Take Blood Thinners
The most common treatment for DVT is medication called blood thinners, or anticoagulants. These won't get rid of your clot, but they'll stop it from getting bigger. They can also prevent more clots from forming while your body breaks down the one you have.
Your doctor will usually give you a shot first because it works faster. Then you'll probably take blood thinner pills for at least 3 months. (Pregnant women will keep taking shots at home.) Some people need blood thinners for the rest of their lives.
Many doctors prescribe warfarin (Coumadin) because it's much less expensive, and doctors have used it for a long time. But you'll need to get your blood tested often to make sure the dose is correct. The drug also doesn't work right with many foods and other medicines.
One of the biggest concerns when you take these medications is the risk of bleeding. Even a minor cut could bleed a lot. Patients taking the drug Pradaxa can be giving idarucizumab (Praxbind) used in emergencies to reverse the blood-thinning. Call your doctor if you fall, get hit, or bump your head. You may be bleeding inside where you can't see it.

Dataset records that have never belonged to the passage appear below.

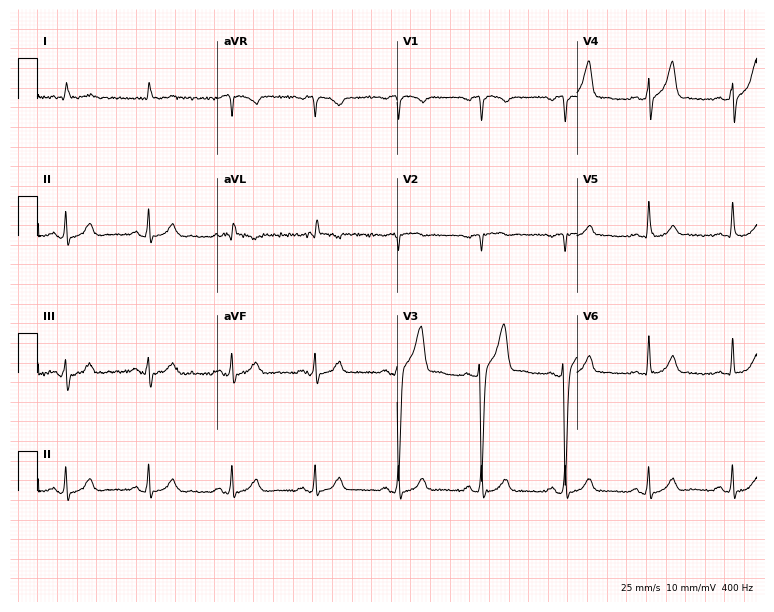
Standard 12-lead ECG recorded from a 68-year-old male patient (7.3-second recording at 400 Hz). None of these six findings is recorded: first-degree AV block, right bundle branch block (RBBB), left bundle branch block (LBBB), sinus bradycardia, atrial fibrillation (AF), sinus tachycardia. Only these six findings were labelled.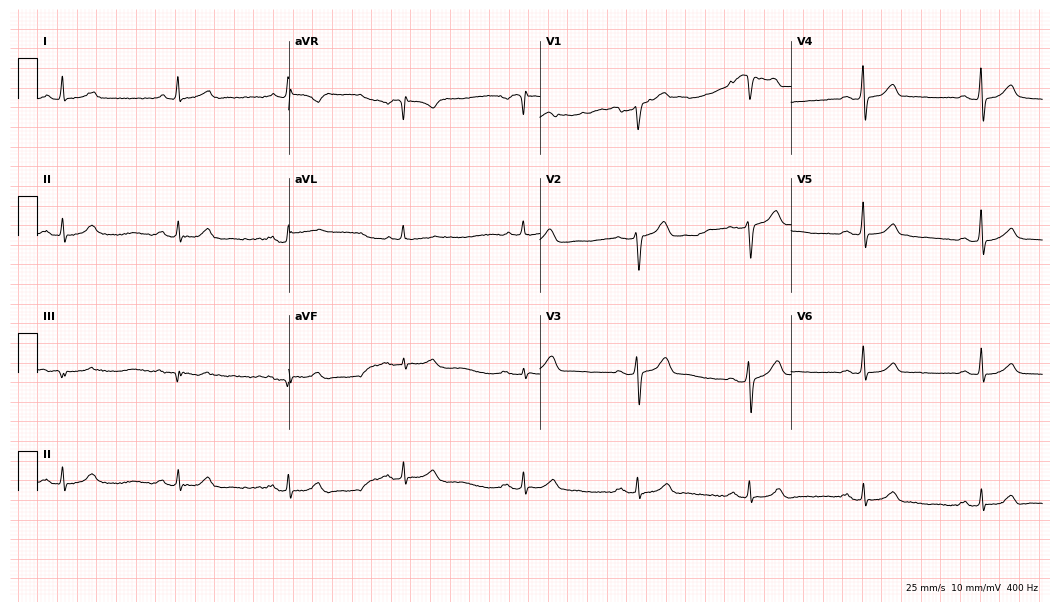
12-lead ECG from a 59-year-old male patient. Recorded interpretation: within normal limits.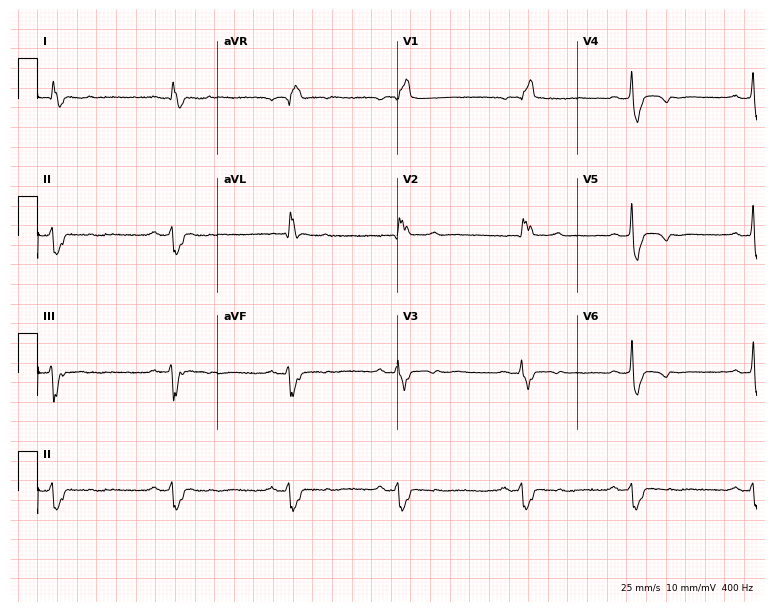
Electrocardiogram, a woman, 80 years old. Interpretation includes right bundle branch block.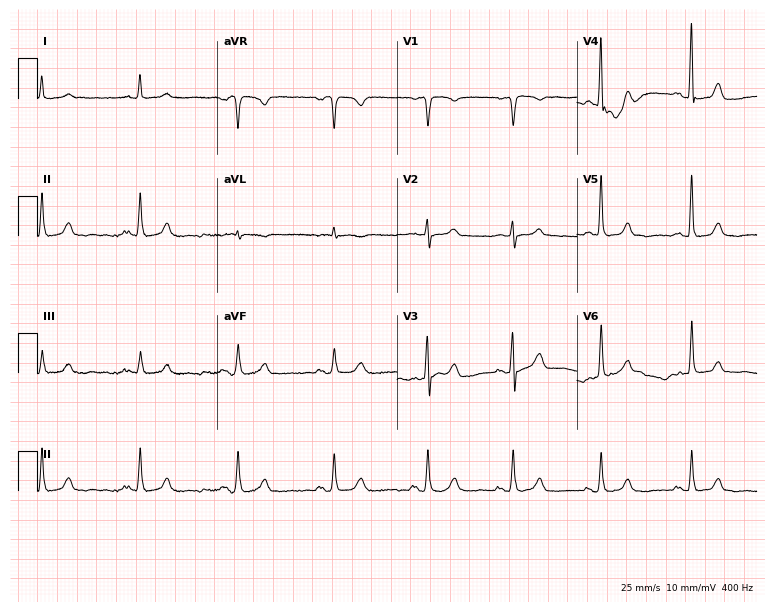
Electrocardiogram (7.3-second recording at 400 Hz), a 79-year-old male. Of the six screened findings (first-degree AV block, right bundle branch block, left bundle branch block, sinus bradycardia, atrial fibrillation, sinus tachycardia), none is recorded.

Wear Compression Stockings
The most common style of these special socks go from the arch of your foot to just below or above your knee. They can relieve the pain and swelling in your legs, and they help prevent more clots.
Compression stockings come in different levels of pressure. You can get mild ones over the counter, but you'll need to get fitted and a prescription for stronger ones. Your doctor will help you figure out what kind you need.

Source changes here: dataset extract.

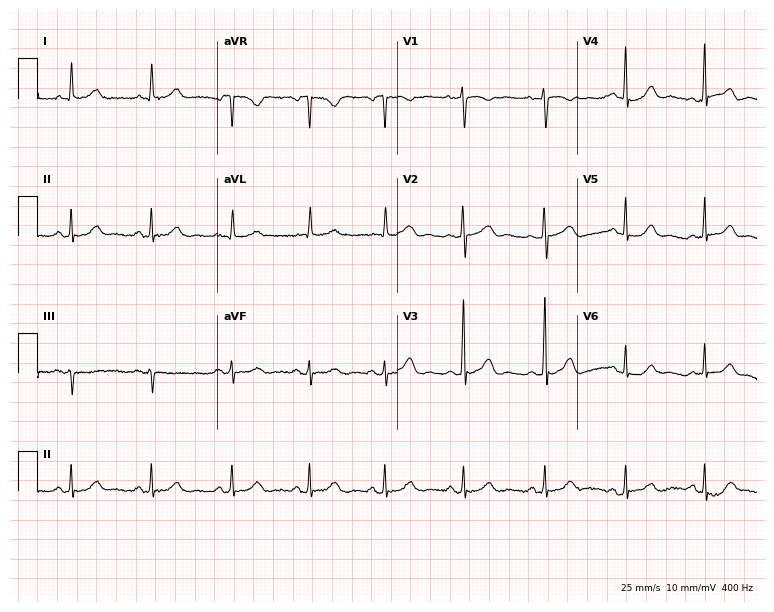
12-lead ECG from a 68-year-old female (7.3-second recording at 400 Hz). Recorded interpretation: within normal limits.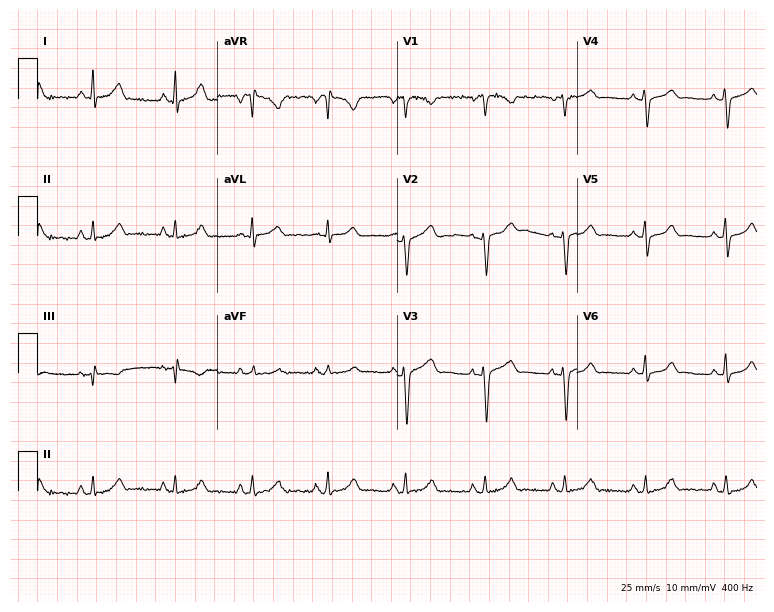
Resting 12-lead electrocardiogram (7.3-second recording at 400 Hz). Patient: a female, 35 years old. Read as a normal ECG.

You may have to wear them for 2 years or longer after you have DVT.
Get a Vena Cava Filter
When blood thinners don't work or you can't take them, your doctor can do surgery to put a filter into the large vein in your belly. It looks like a tiny mesh umbrella. It lets blood flow through, but it stops clots and clot pieces before they can get to your lungs and cause serious problems.
Avoid Getting More Clots
Most things you do to treat DVT will also help prevent it, including taking medication and wearing compression stockings.
If you're carrying extra pounds, work on losing weight. If you're a smoker, quit.
When you have to sit for a long time, such as on a plane or car trip, get up and walk around every hour or two to keep your blood moving. At least flex your calf muscles and feet to boost your circulation.